## PROBLEM
Transcribe the data below verbatim from the line with "Haus Goltsteinstraße 23" to the line with "Button retires". Include both of those lines.

## DATA PROVIDED
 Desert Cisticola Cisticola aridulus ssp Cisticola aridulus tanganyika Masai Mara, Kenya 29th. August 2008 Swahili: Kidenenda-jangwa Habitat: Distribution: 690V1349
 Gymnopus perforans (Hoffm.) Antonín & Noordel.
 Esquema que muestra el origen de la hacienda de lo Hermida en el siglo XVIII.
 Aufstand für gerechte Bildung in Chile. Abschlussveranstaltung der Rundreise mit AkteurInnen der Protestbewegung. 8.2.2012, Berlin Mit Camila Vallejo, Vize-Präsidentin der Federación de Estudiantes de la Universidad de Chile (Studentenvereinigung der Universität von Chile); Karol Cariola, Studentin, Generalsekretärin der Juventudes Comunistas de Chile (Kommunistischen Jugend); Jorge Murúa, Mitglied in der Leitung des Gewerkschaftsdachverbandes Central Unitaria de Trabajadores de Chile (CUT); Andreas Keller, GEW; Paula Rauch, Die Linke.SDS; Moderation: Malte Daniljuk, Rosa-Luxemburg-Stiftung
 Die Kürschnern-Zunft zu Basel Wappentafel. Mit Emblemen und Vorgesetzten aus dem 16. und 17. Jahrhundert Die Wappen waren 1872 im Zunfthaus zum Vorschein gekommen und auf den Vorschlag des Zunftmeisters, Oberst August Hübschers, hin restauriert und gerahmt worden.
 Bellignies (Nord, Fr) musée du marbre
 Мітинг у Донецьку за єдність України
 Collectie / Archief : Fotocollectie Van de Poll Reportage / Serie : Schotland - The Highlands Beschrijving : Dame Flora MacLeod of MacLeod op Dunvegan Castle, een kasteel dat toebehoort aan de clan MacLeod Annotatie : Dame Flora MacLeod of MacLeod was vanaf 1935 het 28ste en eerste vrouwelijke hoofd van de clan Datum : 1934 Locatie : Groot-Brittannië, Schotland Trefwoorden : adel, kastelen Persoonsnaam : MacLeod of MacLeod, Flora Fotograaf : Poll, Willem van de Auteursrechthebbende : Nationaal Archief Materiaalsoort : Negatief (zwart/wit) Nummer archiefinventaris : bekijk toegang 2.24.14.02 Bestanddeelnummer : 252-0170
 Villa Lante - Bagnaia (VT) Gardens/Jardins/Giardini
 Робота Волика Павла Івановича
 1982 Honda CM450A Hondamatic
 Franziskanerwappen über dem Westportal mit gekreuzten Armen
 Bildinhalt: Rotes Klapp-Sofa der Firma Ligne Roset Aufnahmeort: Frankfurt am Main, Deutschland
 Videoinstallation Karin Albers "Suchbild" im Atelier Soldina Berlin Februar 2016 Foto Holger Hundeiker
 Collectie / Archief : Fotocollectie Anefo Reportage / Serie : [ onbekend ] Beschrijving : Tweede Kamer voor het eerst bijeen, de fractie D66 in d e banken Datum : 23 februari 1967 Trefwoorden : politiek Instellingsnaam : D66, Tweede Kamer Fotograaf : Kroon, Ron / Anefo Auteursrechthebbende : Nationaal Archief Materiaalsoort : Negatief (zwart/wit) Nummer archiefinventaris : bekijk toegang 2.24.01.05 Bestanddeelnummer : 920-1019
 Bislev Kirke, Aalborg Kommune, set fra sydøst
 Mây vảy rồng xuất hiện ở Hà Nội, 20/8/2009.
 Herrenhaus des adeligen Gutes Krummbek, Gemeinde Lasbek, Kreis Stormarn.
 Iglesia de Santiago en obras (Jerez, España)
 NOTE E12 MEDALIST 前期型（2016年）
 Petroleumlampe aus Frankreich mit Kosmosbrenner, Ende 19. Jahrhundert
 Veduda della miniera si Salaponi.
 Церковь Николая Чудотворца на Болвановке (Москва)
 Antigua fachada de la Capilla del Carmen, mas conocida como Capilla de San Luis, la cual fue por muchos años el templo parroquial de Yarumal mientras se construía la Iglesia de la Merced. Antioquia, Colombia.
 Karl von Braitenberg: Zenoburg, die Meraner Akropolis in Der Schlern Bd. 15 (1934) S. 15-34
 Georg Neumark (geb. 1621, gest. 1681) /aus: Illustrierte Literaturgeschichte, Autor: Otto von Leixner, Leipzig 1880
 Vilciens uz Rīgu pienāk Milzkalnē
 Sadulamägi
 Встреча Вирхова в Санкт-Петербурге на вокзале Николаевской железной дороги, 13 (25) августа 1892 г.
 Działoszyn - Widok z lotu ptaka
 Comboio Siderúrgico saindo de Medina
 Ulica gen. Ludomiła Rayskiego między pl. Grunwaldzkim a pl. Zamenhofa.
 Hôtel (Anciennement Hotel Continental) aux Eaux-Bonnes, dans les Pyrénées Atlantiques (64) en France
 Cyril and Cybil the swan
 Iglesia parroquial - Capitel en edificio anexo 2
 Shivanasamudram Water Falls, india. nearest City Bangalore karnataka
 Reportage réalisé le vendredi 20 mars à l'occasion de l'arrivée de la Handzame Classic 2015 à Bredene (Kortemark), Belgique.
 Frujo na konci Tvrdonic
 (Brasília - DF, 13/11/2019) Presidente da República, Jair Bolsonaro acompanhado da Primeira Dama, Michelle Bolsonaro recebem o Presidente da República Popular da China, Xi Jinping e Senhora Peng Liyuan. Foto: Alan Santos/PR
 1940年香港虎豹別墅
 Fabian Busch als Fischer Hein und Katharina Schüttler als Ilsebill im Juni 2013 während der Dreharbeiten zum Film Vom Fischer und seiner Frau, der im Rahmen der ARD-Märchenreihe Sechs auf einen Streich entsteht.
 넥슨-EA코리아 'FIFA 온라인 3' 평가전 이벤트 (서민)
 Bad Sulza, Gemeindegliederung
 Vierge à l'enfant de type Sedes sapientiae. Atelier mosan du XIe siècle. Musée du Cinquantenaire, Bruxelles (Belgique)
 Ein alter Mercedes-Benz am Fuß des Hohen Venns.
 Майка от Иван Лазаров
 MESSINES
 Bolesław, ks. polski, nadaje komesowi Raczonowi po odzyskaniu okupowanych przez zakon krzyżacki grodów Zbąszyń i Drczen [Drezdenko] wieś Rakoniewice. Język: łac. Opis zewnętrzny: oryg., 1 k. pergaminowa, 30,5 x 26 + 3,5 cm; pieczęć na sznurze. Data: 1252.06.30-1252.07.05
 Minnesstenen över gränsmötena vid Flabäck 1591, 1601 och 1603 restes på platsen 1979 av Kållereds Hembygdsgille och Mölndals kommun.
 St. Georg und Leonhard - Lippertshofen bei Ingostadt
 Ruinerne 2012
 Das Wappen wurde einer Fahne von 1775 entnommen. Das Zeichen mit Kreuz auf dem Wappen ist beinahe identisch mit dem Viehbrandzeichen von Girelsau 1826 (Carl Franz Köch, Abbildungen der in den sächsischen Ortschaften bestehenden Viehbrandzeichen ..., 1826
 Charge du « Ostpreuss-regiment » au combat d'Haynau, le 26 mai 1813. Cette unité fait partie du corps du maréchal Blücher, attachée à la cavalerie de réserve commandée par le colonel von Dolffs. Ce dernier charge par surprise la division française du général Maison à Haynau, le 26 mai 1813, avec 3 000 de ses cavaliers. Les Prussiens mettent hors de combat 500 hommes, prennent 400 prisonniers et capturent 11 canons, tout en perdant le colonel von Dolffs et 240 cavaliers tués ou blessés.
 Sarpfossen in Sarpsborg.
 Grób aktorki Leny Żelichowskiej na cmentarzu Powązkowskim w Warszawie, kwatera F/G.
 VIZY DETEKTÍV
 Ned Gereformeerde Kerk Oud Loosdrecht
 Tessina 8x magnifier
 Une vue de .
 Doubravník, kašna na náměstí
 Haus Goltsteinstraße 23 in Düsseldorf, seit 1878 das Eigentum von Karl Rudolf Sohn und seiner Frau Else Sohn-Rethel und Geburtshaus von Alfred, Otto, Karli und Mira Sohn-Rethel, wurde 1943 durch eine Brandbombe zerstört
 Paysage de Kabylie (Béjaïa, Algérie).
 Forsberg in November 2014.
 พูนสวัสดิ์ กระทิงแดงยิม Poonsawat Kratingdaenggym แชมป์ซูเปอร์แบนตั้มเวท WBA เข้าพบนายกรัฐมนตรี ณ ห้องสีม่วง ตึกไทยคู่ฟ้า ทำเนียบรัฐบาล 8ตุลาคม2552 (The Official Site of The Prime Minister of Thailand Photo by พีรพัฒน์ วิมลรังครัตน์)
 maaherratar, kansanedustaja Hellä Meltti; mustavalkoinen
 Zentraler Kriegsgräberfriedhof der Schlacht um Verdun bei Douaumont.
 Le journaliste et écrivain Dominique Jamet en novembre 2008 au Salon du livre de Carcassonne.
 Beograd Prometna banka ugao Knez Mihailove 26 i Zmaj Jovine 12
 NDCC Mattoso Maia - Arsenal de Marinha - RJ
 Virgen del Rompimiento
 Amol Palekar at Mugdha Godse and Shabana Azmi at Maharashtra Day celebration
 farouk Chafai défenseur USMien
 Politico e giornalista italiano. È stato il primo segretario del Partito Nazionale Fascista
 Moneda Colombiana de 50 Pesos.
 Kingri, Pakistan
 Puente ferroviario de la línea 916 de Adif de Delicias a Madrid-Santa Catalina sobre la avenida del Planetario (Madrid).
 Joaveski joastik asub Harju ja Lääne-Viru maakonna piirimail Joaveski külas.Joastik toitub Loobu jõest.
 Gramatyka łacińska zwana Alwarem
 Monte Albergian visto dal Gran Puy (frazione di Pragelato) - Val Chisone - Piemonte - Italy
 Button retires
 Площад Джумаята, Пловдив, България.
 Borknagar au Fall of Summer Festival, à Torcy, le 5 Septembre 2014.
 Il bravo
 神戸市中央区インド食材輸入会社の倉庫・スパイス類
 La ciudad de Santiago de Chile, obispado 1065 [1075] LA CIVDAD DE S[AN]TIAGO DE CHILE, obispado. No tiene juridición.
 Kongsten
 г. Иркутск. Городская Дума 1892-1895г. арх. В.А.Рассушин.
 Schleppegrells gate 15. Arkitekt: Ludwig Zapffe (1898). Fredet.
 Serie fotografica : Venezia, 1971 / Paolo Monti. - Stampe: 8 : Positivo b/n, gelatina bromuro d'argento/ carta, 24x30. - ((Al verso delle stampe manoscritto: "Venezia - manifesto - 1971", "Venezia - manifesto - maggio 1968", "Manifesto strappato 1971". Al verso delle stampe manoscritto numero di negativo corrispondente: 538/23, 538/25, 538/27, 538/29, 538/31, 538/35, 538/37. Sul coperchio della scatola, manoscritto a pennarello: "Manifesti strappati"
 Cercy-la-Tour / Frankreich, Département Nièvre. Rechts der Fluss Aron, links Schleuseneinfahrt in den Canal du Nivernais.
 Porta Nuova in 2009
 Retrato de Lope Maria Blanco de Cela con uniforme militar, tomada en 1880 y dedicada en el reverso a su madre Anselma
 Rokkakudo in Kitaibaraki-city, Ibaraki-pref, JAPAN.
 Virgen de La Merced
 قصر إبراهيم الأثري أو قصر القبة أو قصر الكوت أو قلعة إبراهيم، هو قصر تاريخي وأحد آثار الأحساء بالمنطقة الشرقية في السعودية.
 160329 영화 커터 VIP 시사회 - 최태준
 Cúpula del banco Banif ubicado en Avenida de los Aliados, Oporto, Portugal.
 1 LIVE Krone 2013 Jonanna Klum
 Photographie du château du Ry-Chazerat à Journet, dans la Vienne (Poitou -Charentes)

## WRITTEN SOLUTION
 Haus Goltsteinstraße 23 in Düsseldorf, seit 1878 das Eigentum von Karl Rudolf Sohn und seiner Frau Else Sohn-Rethel und Geburtshaus von Alfred, Otto, Karli und Mira Sohn-Rethel, wurde 1943 durch eine Brandbombe zerstört
 Paysage de Kabylie (Béjaïa, Algérie).
 Forsberg in November 2014.
 พูนสวัสดิ์ กระทิงแดงยิม Poonsawat Kratingdaenggym แชมป์ซูเปอร์แบนตั้มเวท WBA เข้าพบนายกรัฐมนตรี ณ ห้องสีม่วง ตึกไทยคู่ฟ้า ทำเนียบรัฐบาล 8ตุลาคม2552 (The Official Site of The Prime Minister of Thailand Photo by พีรพัฒน์ วิมลรังครัตน์)
 maaherratar, kansanedustaja Hellä Meltti; mustavalkoinen
 Zentraler Kriegsgräberfriedhof der Schlacht um Verdun bei Douaumont.
 Le journaliste et écrivain Dominique Jamet en novembre 2008 au Salon du livre de Carcassonne.
 Beograd Prometna banka ugao Knez Mihailove 26 i Zmaj Jovine 12
 NDCC Mattoso Maia - Arsenal de Marinha - RJ
 Virgen del Rompimiento
 Amol Palekar at Mugdha Godse and Shabana Azmi at Maharashtra Day celebration
 farouk Chafai défenseur USMien
 Politico e giornalista italiano. È stato il primo segretario del Partito Nazionale Fascista
 Moneda Colombiana de 50 Pesos.
 Kingri, Pakistan
 Puente ferroviario de la línea 916 de Adif de Delicias a Madrid-Santa Catalina sobre la avenida del Planetario (Madrid).
 Joaveski joastik asub Harju ja Lääne-Viru maakonna piirimail Joaveski külas.Joastik toitub Loobu jõest.
 Gramatyka łacińska zwana Alwarem
 Monte Albergian visto dal Gran Puy (frazione di Pragelato) - Val Chisone - Piemonte - Italy
 Button retires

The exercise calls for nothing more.